ACLU Pushes for Passage of Ledbetter Fair Pay Act

January 14, 2009

Letter Urges Senators to Support a Clean Anti-Discrimination Bill Without Weakening Amendments

FOR IMMEDIATE RELEASE
CONTACT: (202) 675-2312; media@dcaclu.org   

WASHINGTON – Today, in advance of a Senate vote taking place as soon as tomorrow, the American Civil Liberties Union sent senators a letter urging passage of a bill that clarifies the legal time limits for employees to fight pay discrimination. 

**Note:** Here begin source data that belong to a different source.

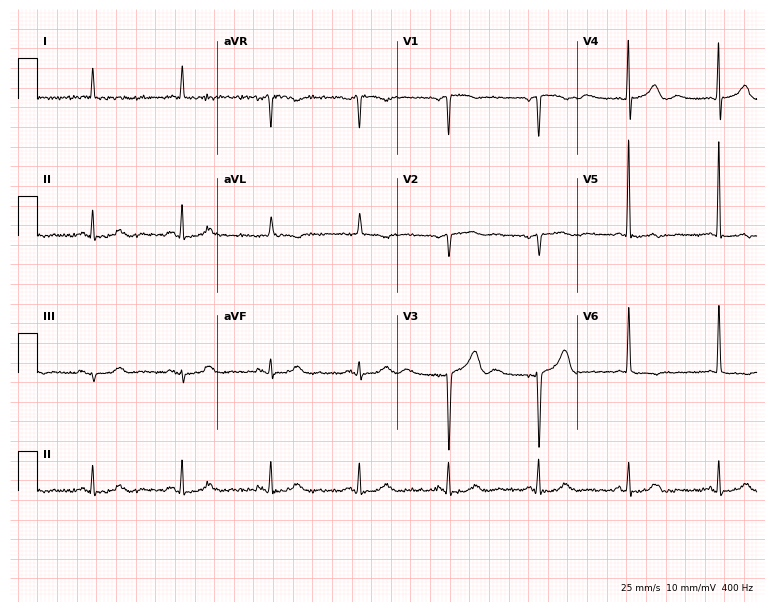
ECG (7.3-second recording at 400 Hz) — a 72-year-old male patient. Screened for six findings — first-degree AV block, right bundle branch block, left bundle branch block, sinus bradycardia, atrial fibrillation, sinus tachycardia — none is recorded. Findings outside these six are not listed.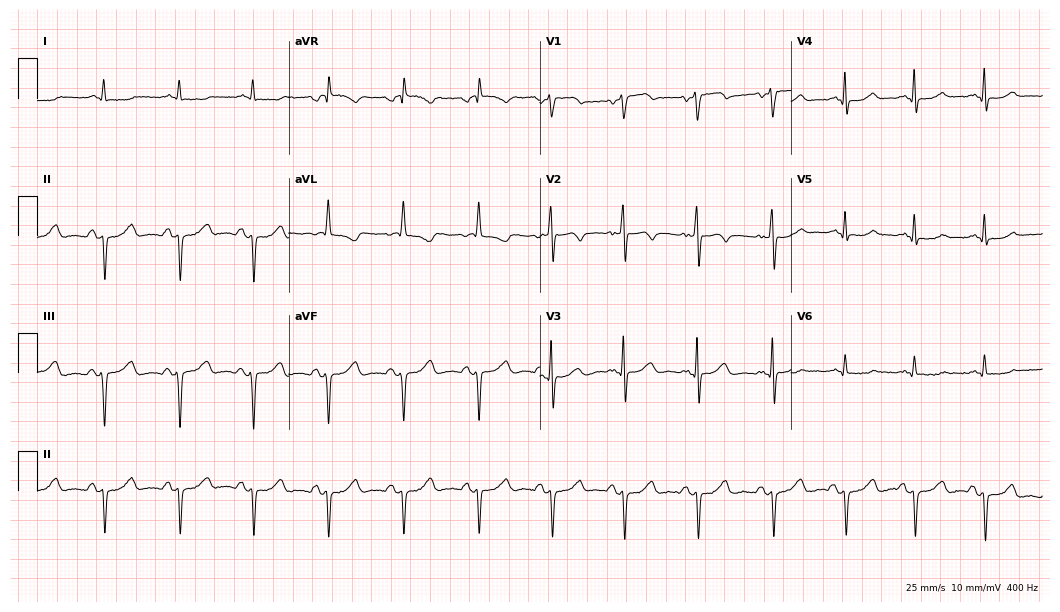
Resting 12-lead electrocardiogram (10.2-second recording at 400 Hz). Patient: a 50-year-old male. None of these six findings is recorded: first-degree AV block, right bundle branch block, left bundle branch block, sinus bradycardia, atrial fibrillation, sinus tachycardia. Findings outside these six are not listed.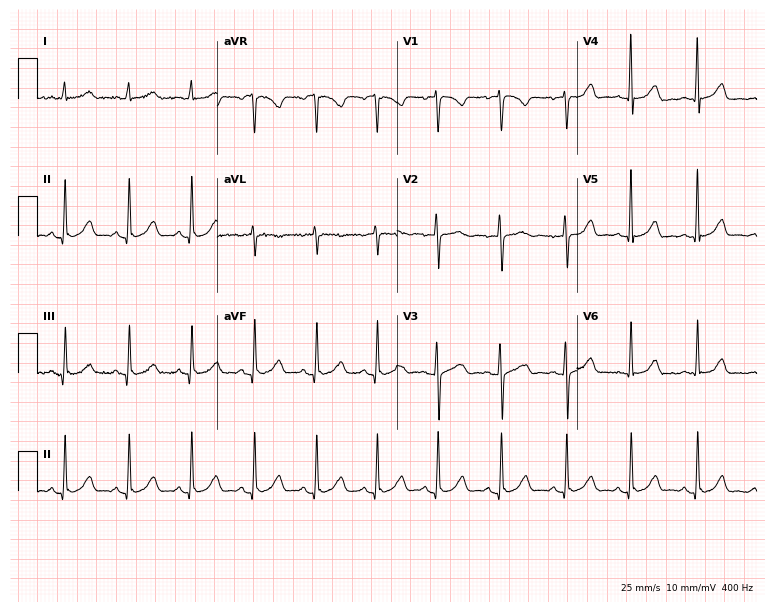
12-lead ECG from a female patient, 17 years old. Recorded interpretation: within normal limits.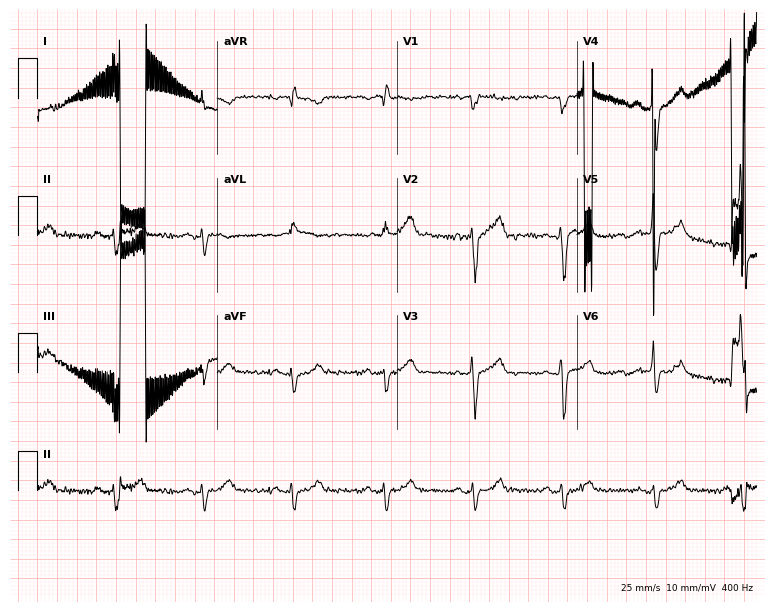
ECG — a male, 44 years old. Screened for six findings — first-degree AV block, right bundle branch block, left bundle branch block, sinus bradycardia, atrial fibrillation, sinus tachycardia — none is recorded.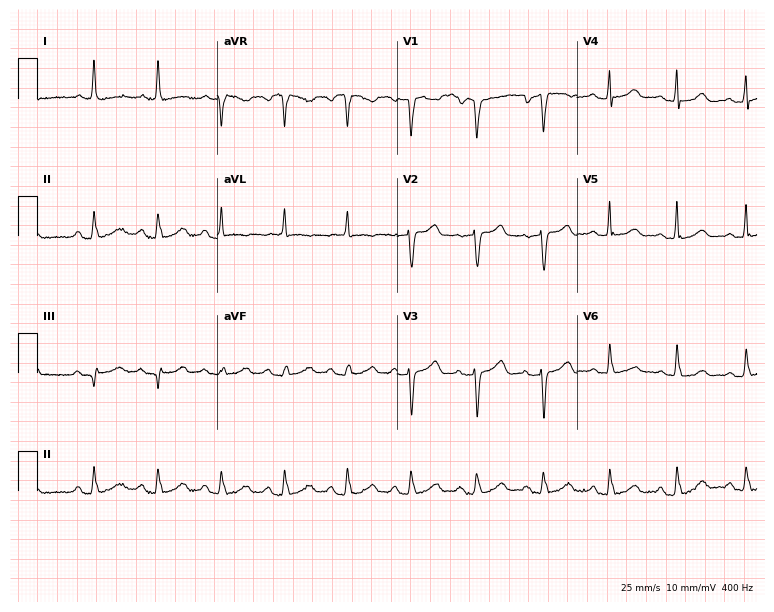
12-lead ECG from a woman, 70 years old. Labelled as a normal ECG.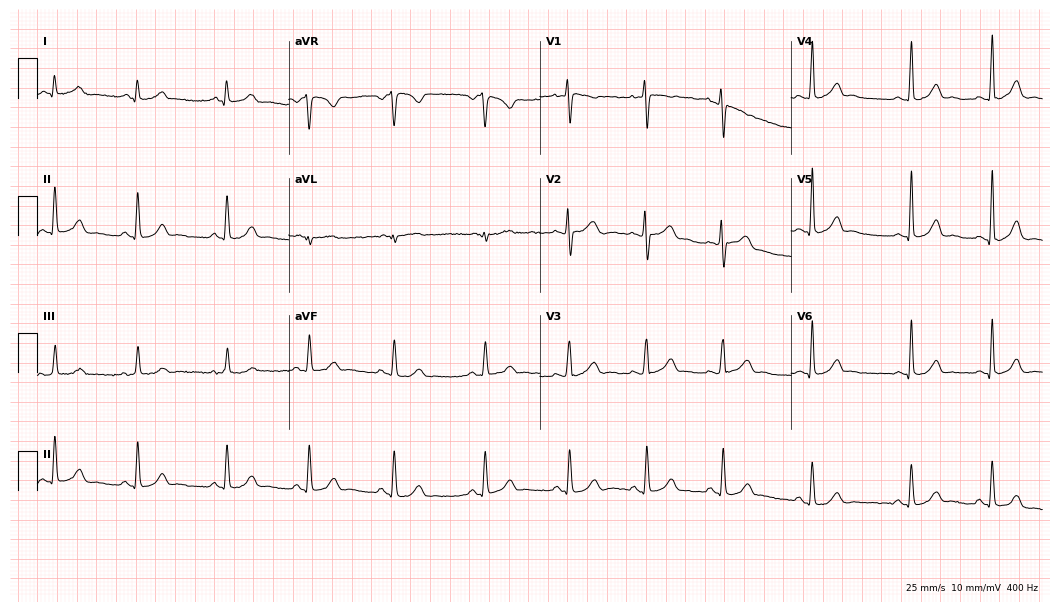
Electrocardiogram, a female patient, 23 years old. Overall reading on record: normal ECG.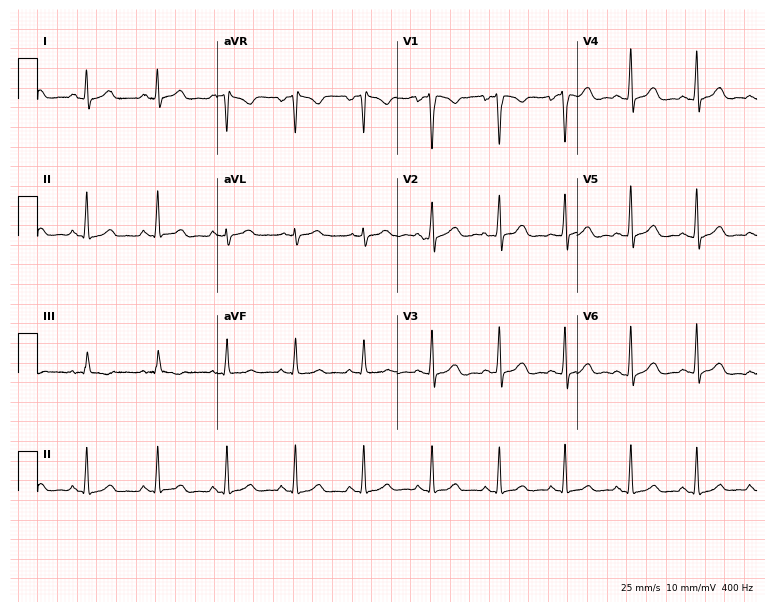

The legislation, S. 181, the Lilly Ledbetter Fair Pay Act, would restore rights taken away by a 2007 Supreme Court case, Ledbetter v. Goodyear, which in most instances denies workers remedies for ongoing wage discrimination. “The Ledbetter case virtually immunized employers from wage discrimination,” said Caroline Fredrickson, director of the ACLU Washington Legislative Office. “This case ignores the realities of the workplace. Employees are often completely unaware of what their colleagues earn. Many employers prohibit sharing salary information with co-workers. Employers should not profit from years of discrimination simply because their employees were unaware of it for a few months.”

Last week, the U.S. House of Representatives overwhelmingly passed the Ledbetter bill. In the Senate, the margin for passage is expected to be razor-thin. Today’s ACLU letter called on senators to vote ‘yes’ on both cloture and final passage of the Ledbetter Fair Pay Act and to oppose all weakening amendments.

ACLU Legislative Counsel Deborah J. Vagins added, “The Ledbetter bill is a modest fix. American workers deserve to know that they are protected if they are unlawfully paid less than a co-worker because of their gender, race, religion, national origin, age or disability. It is a fundamentally just principle. As long as an employer continues to discriminate against an employee, the employee should be able to have his or her day in court. This critical legislation returns that right to our American workers, so they can bring home every dollar they rightfully earn.”